Anyone check out the Transformers HD-DVD? I got to take a look last night. Did not see it in theaters this Summer. 

What a fun movie. Much better than I expected. The HD-DVD looks fantastic. Sound and picture both very good.


----------



## msmith198025 (Jun 28, 2007)

Chris Blount said:


> Anyone check out the Transformers HD-DVD? I got to take a look last night. Did not see it in theaters this Summer.
> 
> What a fun movie. Much better than I expected. The HD-DVD looks fantastic. Sound and picture both very good.


I also watched it last night.
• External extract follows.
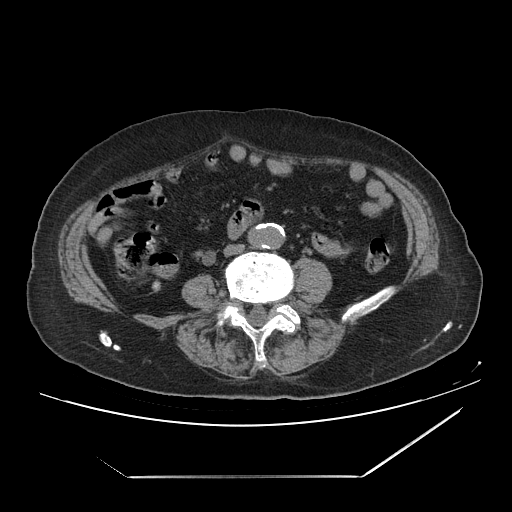 CT abdomen; axial view; soft-tissue window; 512x512 px; 15 organs annotated in this scan (counted over the whole 3D scan, not this slice; an organ is boxed only where this slice passes through it)
<organs><organ name="inferior vena cava" x1="224" y1="244" x2="244" y2="255"/><organ name="aorta" x1="249" y1="223" x2="284" y2="248"/></organs>

Great visuals. Not bad at all. A fun movie to watch


----------



## Capmeister (Sep 16, 2003)

We tried to download the first internet extra wigit but it kept failing. Anyone get it to work?


----------



## darthfadar (Sep 25, 2007)

Chris Blount said:


> Anyone check out the Transformers HD-DVD? I got to take a look last night. Did not see it in theaters this Summer.
> 
> What a fun movie. Much better than I expected. The HD-DVD looks fantastic. Sound and picture both very good.


I enjoyed at the theater. And will probably rent the DVD. At points, the plot seemed thin to me. But, I was very impressed with the visual effects & the audio mix.

I hope there is a Pt 2.

BTW, any good bonus material on this disc?


----------



## DCSholtis (Aug 7, 2002)

Getting it tomorrow from Amazon. Got my A3 yesterday and its fantastic.


----------



## Michael D'Angelo (Oct 21, 2006)

I agree Chris it was a great movie.

I watched it in the movies in July and had to see it again so I watched the HD DVD version on my HD add on for my Xbox 360 and it looked great. The audio was even better.


----------



## southtexan (Sep 19, 2006)

Chris, it's still on at the Paladium IMAX, on the big screen it's really impressive


----------



## Grubby (Oct 18, 2007)

This was just as good the second time


----------



## machavez00 (Nov 2, 2006)

Capmeister said:


> We tried to download the first internet extra wigit but it kept failing. Anyone get it to work?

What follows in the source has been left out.